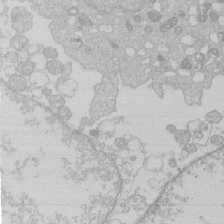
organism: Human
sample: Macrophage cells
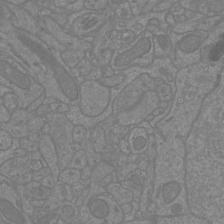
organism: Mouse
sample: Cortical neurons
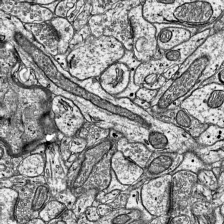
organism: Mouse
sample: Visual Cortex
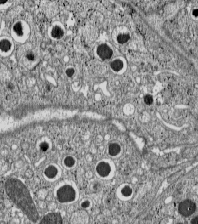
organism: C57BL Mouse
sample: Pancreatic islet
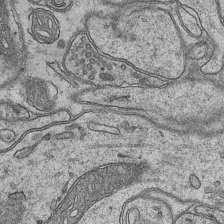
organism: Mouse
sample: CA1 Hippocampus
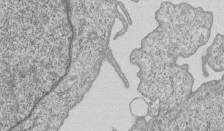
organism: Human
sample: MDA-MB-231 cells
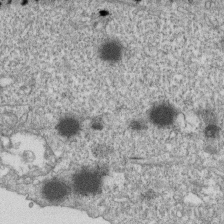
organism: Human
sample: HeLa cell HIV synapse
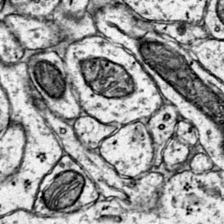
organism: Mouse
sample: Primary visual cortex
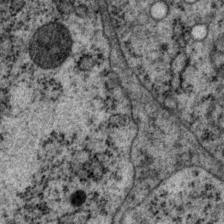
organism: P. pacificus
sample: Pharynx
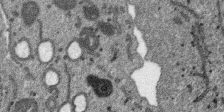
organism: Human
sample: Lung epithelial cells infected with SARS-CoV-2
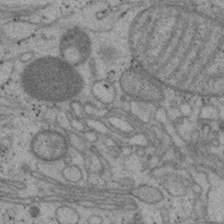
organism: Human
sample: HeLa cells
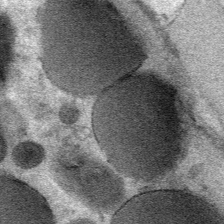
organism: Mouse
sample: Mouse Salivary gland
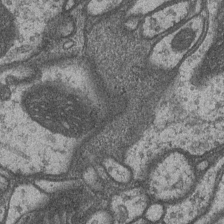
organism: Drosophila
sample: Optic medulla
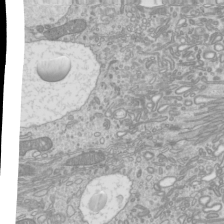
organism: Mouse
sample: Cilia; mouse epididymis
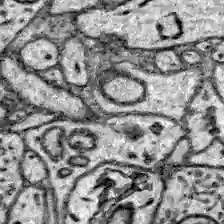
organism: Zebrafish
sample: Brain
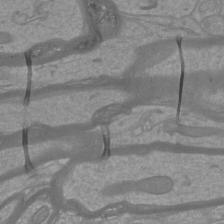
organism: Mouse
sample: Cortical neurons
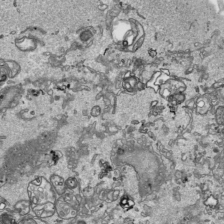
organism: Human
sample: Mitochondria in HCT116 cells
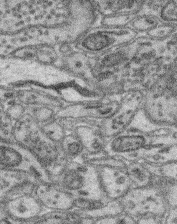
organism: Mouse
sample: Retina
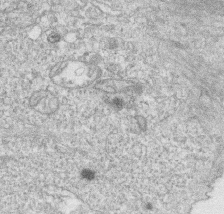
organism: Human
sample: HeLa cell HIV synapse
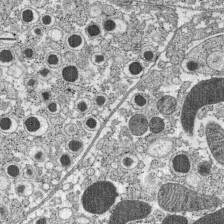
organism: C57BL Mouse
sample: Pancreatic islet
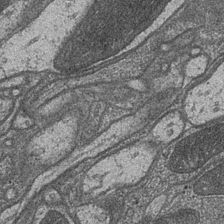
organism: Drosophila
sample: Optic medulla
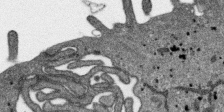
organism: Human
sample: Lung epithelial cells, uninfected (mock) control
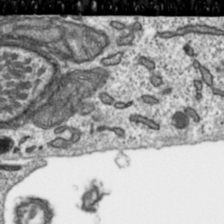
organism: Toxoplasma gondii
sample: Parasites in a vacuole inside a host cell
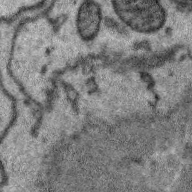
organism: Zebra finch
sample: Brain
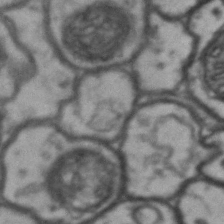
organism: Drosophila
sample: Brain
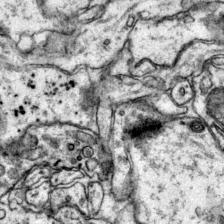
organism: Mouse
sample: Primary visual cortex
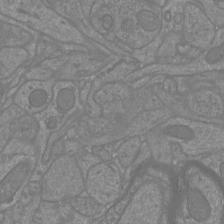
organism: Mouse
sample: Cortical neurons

+++

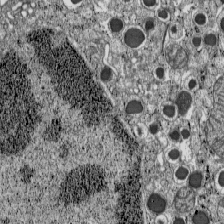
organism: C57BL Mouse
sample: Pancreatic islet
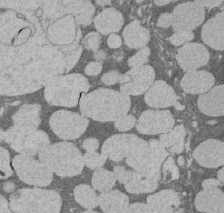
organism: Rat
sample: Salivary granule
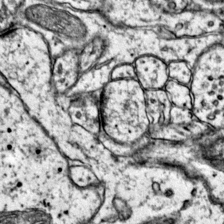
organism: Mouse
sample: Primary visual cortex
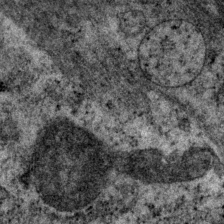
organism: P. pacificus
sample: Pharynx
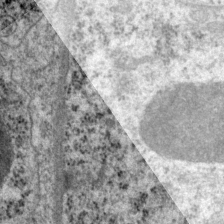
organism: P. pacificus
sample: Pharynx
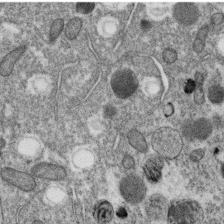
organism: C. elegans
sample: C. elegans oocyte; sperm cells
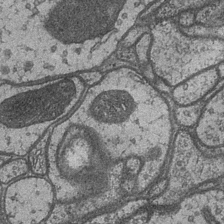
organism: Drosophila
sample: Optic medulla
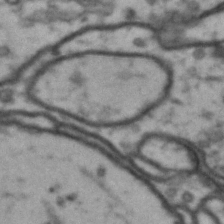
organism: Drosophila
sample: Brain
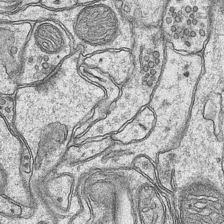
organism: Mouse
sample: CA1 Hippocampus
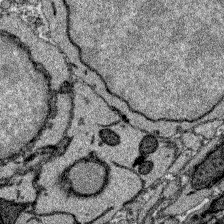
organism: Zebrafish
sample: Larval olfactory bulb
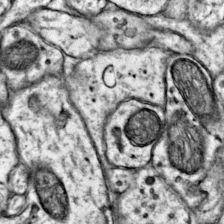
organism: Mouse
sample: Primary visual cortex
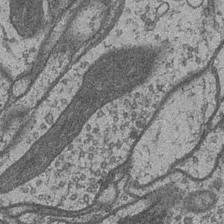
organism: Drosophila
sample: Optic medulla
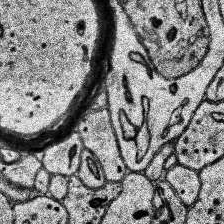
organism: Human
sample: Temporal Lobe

+++

▶ _Your objective_
Find the string "cells" in the material above, and report every line where it occurs.

▶ _Output for this exercise_
sample: Macrophage cells
sample: MDA-MB-231 cells
sample: Lung epithelial cells infected with SARS-CoV-2
sample: HeLa cells
sample: Mitochondria in HCT116 cells
sample: Lung epithelial cells, uninfected (mock) control
sample: C. elegans oocyte; sperm cells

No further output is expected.